Practical test in the Industrial IoT Center: OEE and building management
A practical demonstration of the interaction between methods such as data thinking and programming environments such as the low-code platform is shown by Detecon in its Industrial IoT Center in Berlin: there, for example, the improvement of overall equipment effectiveness (OEE) in an ecosystem of digital twins is demonstrated.
Figure: Practical demonstration of the Industrial IoT Center (Fischertechnik model factory)
Here, workpieces pass through individual workstations in a Fischertechnik factory and are transported by robot arms and conveyor belts. Each workstation represents an imaginary machine and is equipped with edge devices in the form of Raspberry Pi computers. These in turn are connected to cloud applications via low code. The entire operating process can then be monitored in real time via the cloud. Various KPIs are visualised on a dashboard. In the event of malfunctions, messaging systems prompt action. There is a digital twin (system of systems) for each workstation, but also holistically for the entire factory. The overall system can answer typical questions of a potential planner, for example that 3000 pieces will be produced by tomorrow if line 3 would not have a problem. An OPC Unified Architecture information model, on which the demonstration is based, describes how the respective machine data is to be interpreted.

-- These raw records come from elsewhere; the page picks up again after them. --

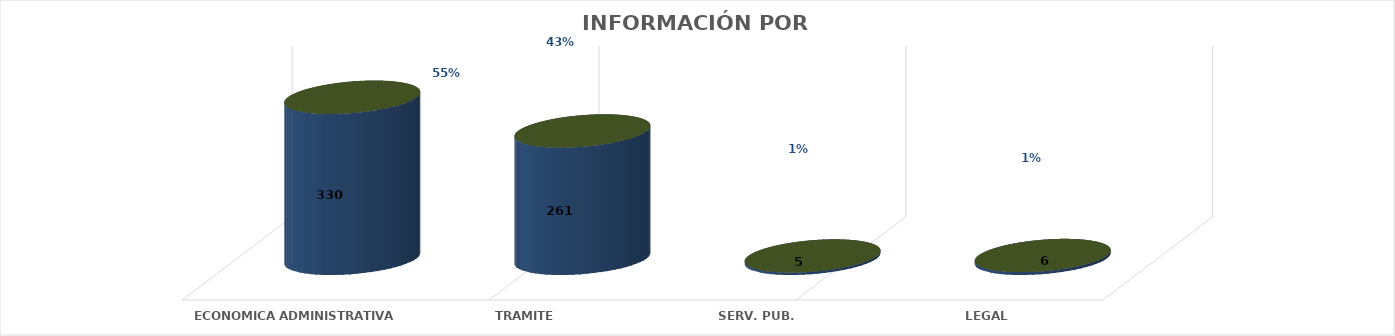
| Category | Series 0 | Series 1 | Series 2 | Series 3 | Series 4 |
|---|---|---|---|---|---|
| ECONOMICA ADMINISTRATIVA |  |  |  | 330 | 0.548 |
| TRAMITE |  |  |  | 261 | 0.434 |
| SERV. PUB. |  |  |  | 5 | 0.008 |
| LEGAL |  |  |  | 6 | 0.01 |
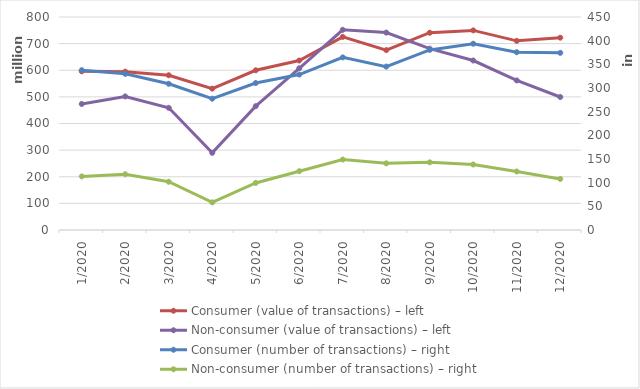
| Category | Consumer (value of transactions) – left | Non-consumer (value of transactions) – left |
|---|---|---|
| 1/2020 | 596017392 | 473326258 |
| 2/2020 | 594774497 | 501661899 |
| 3/2020 | 581245192 | 458876602 |
| 4/2020 | 530914666 | 289885239 |
| 5/2020 | 599845225 | 465156163 |
| 6/2020 | 636561358 | 607348792 |
| 7/2020 | 725323748 | 751859678 |
| 8/2020 | 675737554 | 741510550 |
| 9/2020 | 740952089 | 680996394 |
| 10/2020 | 749690535 | 636568684 |
| 11/2020 | 710425484 | 561721693 |
| 12/2020 | 722320135 | 499503032 |
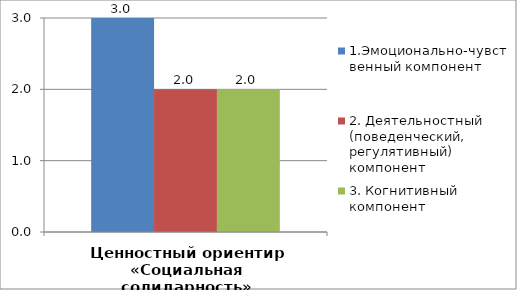
| Category | 1.Эмоционально-чувственный компонент | 2. Деятельностный (поведенческий, регулятивный) компонент | 3. Когнитивный компонент |
|---|---|---|---|
| Ценностный ориентир «Социальная солидарность» | 3 | 2 | 2 |
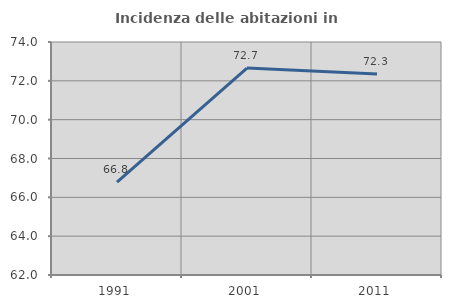
| Category | Incidenza delle abitazioni in proprietà  |
|---|---|
| 1991.0 | 66.786 |
| 2001.0 | 72.659 |
| 2011.0 | 72.347 |

Figure: Dashboard for Overall Equipment Effectiveness (OEE) realised with Low Code
In another example from the Detecon IIoT Center in Berlin, a demonstration was created for (real estate) building and facility planning. Planning scenarios were transferred from a requirements management system into a hardware simulator using low code. In this way, building parts were virtually installed with sensors and a control logic was created from the information obtained.
Secure development environment
From a governance perspective, low code offers the important advantage that the development environment complies with proven security standards. Technical, factory or quality departments can - without changing or even damaging existing IT systems - independently obtain information and do not burden the capacities of IT developers. The integration of data scientists who can contribute AI code or machine learning algorithms is also possible.
In summary, data thinking and low code open up new potentials, for example to gain monetisable information in short sprints, e.g. within 50 days, to build up new, innovative business services from this and to test them concretely by means of Minimum Valuable Products (MVPs).